Wieso sollten studierende Spitzensportlerinnen und -sportler an den FISU Games teilnehmen, insbesondere an denen in der Region Rhein-Ruhr?

Die FISU Games sind mit Sicherheit eine wunderbare Erfahrung für alle jungen Athletinnen und Athleten. Man kommt mit Sportlerinnen und Sportlern aus der ganzen Welt zusammen, tritt gegeneinander an, tauscht sich aus, fiebert und feiert mit allen gemeinsam.

Wenn die Veranstaltung im eigenen Land stattfindet, wird sie auch sicherlich medienwirksamer. Dieser Wettbewerb kann ein wahres Sprungbrett für die weitere sportliche Karriere sein.

Was kann Deutschland als Ausrichter besser machen als andere Gastgeber?

Ich glaube die große Stärke von Deutschland ist, dass wir in Deutschland ein fachkundiges, interessiertes und sehr faires Publikum haben.

Wenn ich an die Universiade in Duisburg 1989 zurückdenke, meine erste aktive Universiade, dann habe ich immer die fröhlichen Bilder in Erinnerung. Das begeisterte Publikum, das alle Sportlerinnen und Sportler – egal welcher Nation – angefeuert hat. Diese Fairness vermisse ich bei vielen Veranstaltungen in anderen Ländern.

Was machst du heute eigentlich beruflich?

Ich habe während des Leistungssports Oecotrophologie (Haushalts- und Ernährungswissenschaften) studiert und dann mehrere Jahre freiberuflich, aber auch bei der AOK Landsberg/ Lech als Ernährungswissenschaftlerin gearbeitet. Mit der Geburt meines 3. und 4. Kindes bin ich aus meinem Beruf ausgeschieden. Seitdem sehe ich mich als Jongleurin eines kleinen Familienunternehmens.

Wer vier Kinder (oder auch mehr) hat, weiß wovon ich spreche. Man entwickelt sich zum multi-funktionierenden Wesen. Mit dem Erwachsenwerden meiner Kinder hatte ich mir zahlreiche ehrenamtliche Tätigkeiten angelacht - und die bekommt man nicht so leicht wieder vom Bein.

War der Übergang vom Spitzensport ins normale Berufsleben schwierig?

Ich fand den Übergang merkwürdig: Beim Sport kann man sich durch harte Vorbereitung dann beim Wettkampf einen so wunderbaren Applaus und ein unbeschreibliches Glücksgefühl abholen.

Dieses fantastische Gefühl wenn Du mit Leichtigkeit über die Hochsprunglatte segelst, wenn Du das Wurfgerät optimal „triffst“ und Du schon beim Abwurf spürst, das wird genial - so ein Gefühl bekommst Du im Berufsleben nicht.

Beim Jonglieren von damals zwei Kindern und Beruf hat mir sicherlich die Disziplin aus dem Sportleben geholfen. Man kann sehr zielstrebig und diszipliniert arbeiten.

Welche Bedeutung hat die Leichtathletik heute noch für dich?

Ich schaue mir nach wie vor gerne Leichtathletik an – leider kommt sie viel zu wenig im Fernsehen.

Ansonsten habe ich tatsächlich täglich mit der Leichtathletik zu tun. Als meine älteste Tochter Carolin mit Leichtathletik begann, herrschte wie überall (und auch heute noch) Trainermangel und ich habe mich allmählich in den ortsansässigen Leichtathletik-Verein (LG Neckargemünd) hereinziehen lassen.

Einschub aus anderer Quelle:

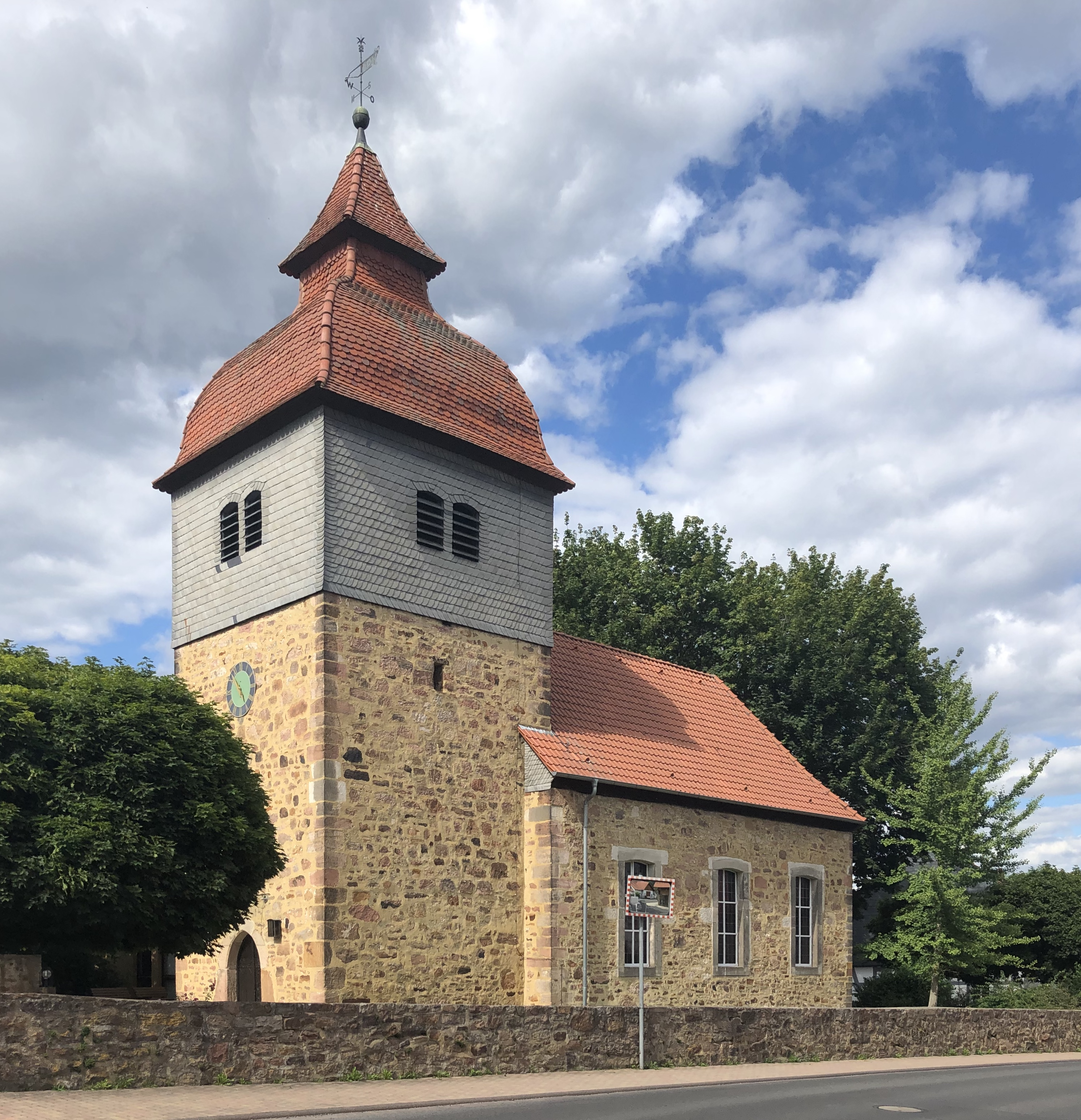 Kirchengebäude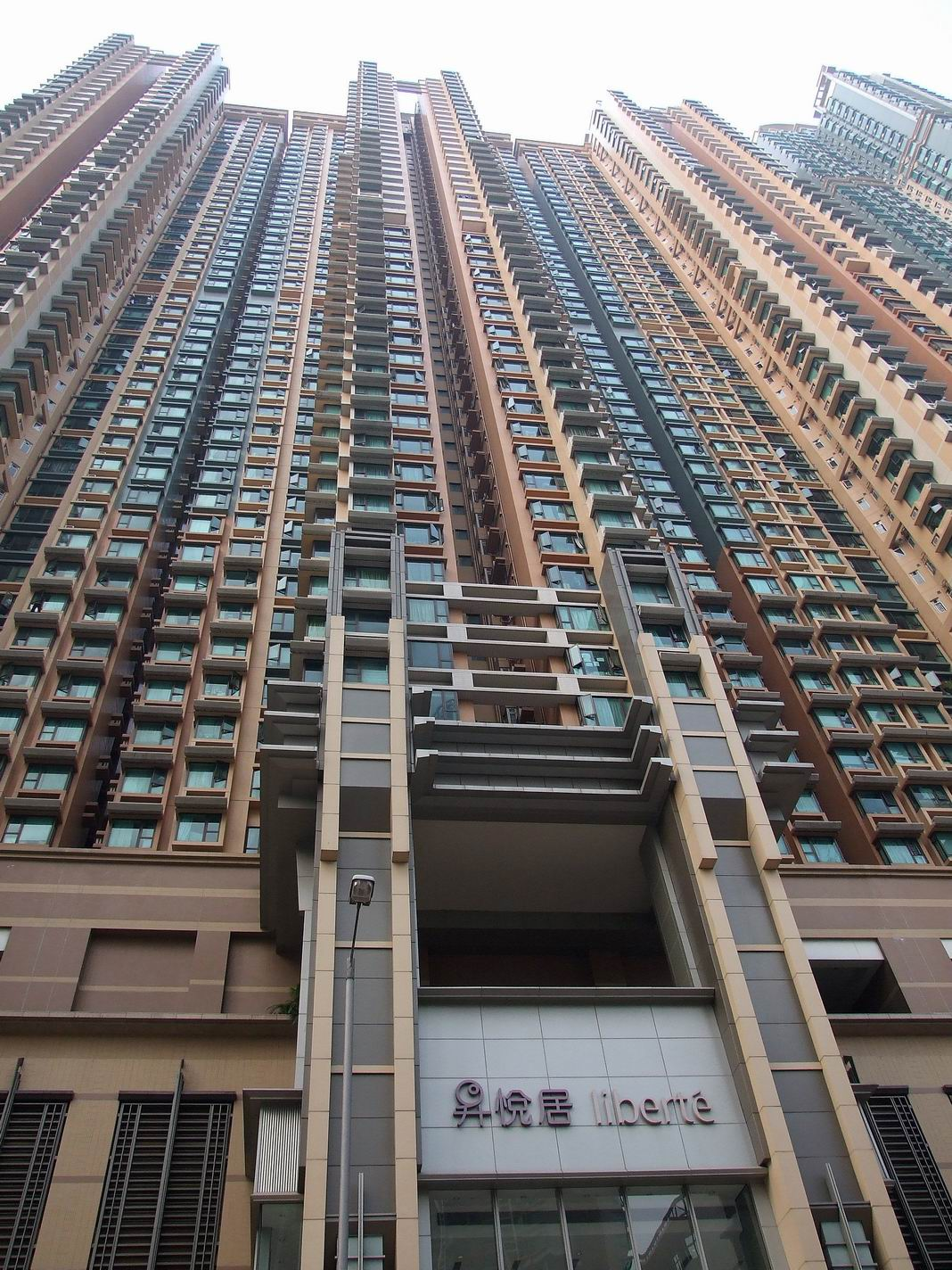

Meine Tochter macht schon lange keine Leichtathletik mehr. Aber ich stehe Woche für Woche im Stadionrund, trainiere die Altersklassen von U14 bis U23, gehe mit ihnen auf Wettkämpfe, organisiere und plane, betätige mich journalistisch und trainiere im Auftrag des den Badischen Leichtathletik Verbandes mit einigen Trainerkollegen die U14er des Rhein-Neckar-Kreises.

Die Arbeit mit den jungen Menschen macht riesigen Spaß!